Source data:

=== Section Start ===

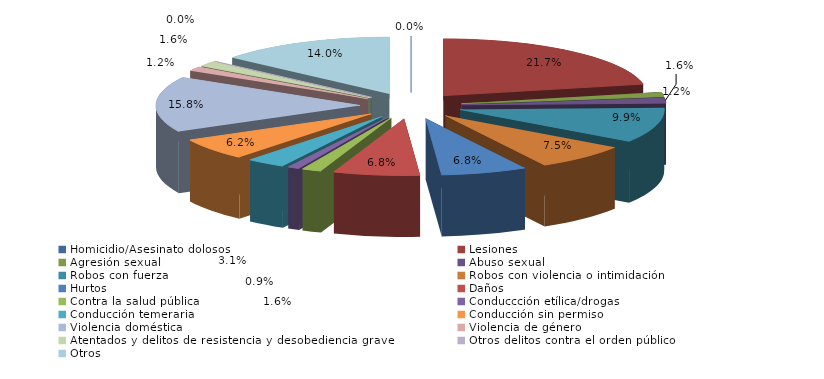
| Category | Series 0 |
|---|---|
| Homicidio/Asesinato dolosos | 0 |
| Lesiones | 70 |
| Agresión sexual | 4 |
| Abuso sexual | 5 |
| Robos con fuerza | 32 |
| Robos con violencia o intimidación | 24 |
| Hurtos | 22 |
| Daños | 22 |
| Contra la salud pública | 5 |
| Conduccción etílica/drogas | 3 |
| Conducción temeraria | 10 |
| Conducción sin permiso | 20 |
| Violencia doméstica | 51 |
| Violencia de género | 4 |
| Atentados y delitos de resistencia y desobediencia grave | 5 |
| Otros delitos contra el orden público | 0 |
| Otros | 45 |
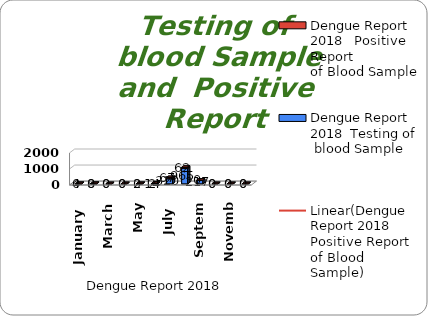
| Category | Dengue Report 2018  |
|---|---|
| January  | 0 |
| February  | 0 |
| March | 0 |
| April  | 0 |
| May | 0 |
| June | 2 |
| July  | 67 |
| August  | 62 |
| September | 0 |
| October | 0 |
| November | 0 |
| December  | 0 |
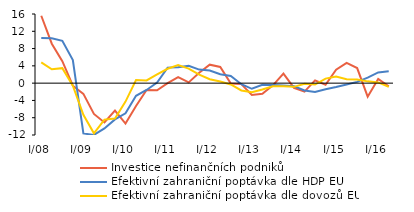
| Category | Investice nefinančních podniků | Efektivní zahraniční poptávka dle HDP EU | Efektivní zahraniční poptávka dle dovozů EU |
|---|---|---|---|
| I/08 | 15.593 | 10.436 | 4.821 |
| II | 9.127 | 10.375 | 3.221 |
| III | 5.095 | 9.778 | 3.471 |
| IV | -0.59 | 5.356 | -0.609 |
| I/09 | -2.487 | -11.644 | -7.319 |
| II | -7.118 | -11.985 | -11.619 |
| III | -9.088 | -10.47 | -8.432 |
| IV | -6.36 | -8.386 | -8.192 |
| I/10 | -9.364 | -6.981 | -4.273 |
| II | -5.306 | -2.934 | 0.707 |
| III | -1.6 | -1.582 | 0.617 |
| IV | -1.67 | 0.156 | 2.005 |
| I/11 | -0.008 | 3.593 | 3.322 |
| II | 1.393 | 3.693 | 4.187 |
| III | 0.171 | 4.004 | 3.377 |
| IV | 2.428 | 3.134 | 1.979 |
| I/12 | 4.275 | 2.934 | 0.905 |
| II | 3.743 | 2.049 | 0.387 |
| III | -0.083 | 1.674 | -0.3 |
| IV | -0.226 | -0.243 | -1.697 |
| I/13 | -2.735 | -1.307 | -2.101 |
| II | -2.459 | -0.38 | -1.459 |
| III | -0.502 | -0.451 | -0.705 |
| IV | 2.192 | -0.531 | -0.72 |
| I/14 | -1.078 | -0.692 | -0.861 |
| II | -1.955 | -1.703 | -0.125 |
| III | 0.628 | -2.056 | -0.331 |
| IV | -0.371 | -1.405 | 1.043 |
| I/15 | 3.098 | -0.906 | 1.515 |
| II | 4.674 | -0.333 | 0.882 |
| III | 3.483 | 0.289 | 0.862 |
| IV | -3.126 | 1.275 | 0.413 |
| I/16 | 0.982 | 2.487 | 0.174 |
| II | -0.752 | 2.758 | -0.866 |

=== Section End ===
=== Section Start ===

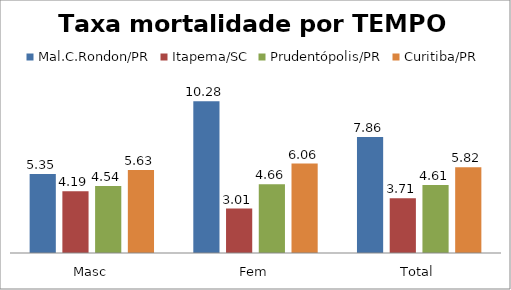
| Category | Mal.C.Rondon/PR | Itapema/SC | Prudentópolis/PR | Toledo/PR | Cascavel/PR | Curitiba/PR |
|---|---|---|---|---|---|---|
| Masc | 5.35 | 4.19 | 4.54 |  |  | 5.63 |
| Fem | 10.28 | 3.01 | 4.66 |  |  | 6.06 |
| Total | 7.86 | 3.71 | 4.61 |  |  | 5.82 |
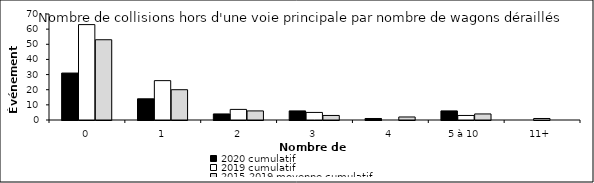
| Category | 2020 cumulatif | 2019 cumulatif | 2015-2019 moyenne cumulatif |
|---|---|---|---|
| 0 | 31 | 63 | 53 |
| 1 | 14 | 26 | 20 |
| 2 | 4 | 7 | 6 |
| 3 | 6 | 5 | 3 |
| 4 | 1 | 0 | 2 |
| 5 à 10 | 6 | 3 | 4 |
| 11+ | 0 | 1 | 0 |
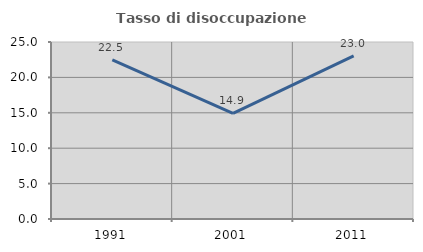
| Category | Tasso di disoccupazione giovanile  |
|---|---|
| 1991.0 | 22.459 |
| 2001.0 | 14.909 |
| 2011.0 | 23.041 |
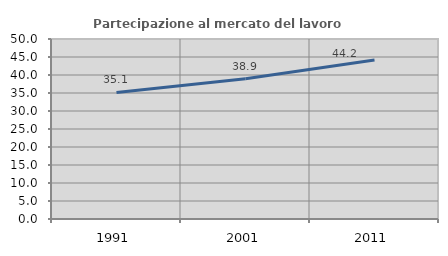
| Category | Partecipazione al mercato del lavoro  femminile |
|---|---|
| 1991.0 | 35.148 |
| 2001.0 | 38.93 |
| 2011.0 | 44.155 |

=== Section End ===

WHAT IS REQUIRED: The answer should consist only of the lines above from the one with "sexual | 4 |" through the one with "-10.47 | -8.432 |", repeated exactly, with no pictures among them.

EXERCISE SOLUTION:
| Agresión sexual | 4 |
| Abuso sexual | 5 |
| Robos con fuerza | 32 |
| Robos con violencia o intimidación | 24 |
| Hurtos | 22 |
| Daños | 22 |
| Contra la salud pública | 5 |
| Conduccción etílica/drogas | 3 |
| Conducción temeraria | 10 |
| Conducción sin permiso | 20 |
| Violencia doméstica | 51 |
| Violencia de género | 4 |
| Atentados y delitos de resistencia y desobediencia grave | 5 |
| Otros delitos contra el orden público | 0 |
| Otros | 45 |
| Category | Dengue Report 2018  |
|---|---|
| January  | 0 |
| February  | 0 |
| March | 0 |
| April  | 0 |
| May | 0 |
| June | 2 |
| July  | 67 |
| August  | 62 |
| September | 0 |
| October | 0 |
| November | 0 |
| December  | 0 |
| Category | Investice nefinančních podniků | Efektivní zahraniční poptávka dle HDP EU | Efektivní zahraniční poptávka dle dovozů EU |
|---|---|---|---|
| I/08 | 15.593 | 10.436 | 4.821 |
| II | 9.127 | 10.375 | 3.221 |
| III | 5.095 | 9.778 | 3.471 |
| IV | -0.59 | 5.356 | -0.609 |
| I/09 | -2.487 | -11.644 | -7.319 |
| II | -7.118 | -11.985 | -11.619 |
| III | -9.088 | -10.47 | -8.432 |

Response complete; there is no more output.